→ **WHAT IS REQUIRED**
Copy each line of the following data that contains "sample".

→ **DATA FOR PROCESSING**
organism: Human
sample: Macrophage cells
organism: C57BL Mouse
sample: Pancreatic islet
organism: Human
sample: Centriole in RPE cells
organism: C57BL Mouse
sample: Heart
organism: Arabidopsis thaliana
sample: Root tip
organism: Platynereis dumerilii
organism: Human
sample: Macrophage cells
* * *
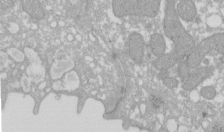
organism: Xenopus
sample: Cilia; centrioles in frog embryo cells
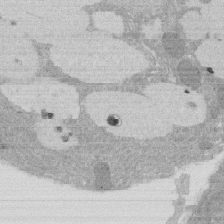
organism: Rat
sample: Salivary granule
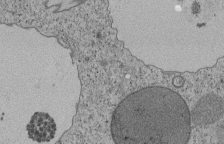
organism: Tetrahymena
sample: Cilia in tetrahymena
==
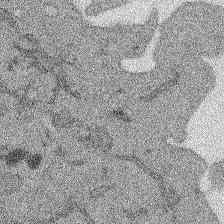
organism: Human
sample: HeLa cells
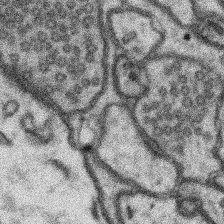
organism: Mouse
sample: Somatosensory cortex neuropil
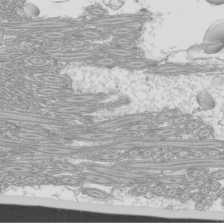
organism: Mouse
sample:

→ **RESULT OF THIS EXERCISE**
sample: Macrophage cells
sample: Pancreatic islet
sample: Centriole in RPE cells
sample: Heart
sample: Root tip
sample: Macrophage cells
sample: Cilia; centrioles in frog embryo cells
sample: Salivary granule
sample: Cilia in tetrahymena
sample: HeLa cells
sample: Somatosensory cortex neuropil
sample:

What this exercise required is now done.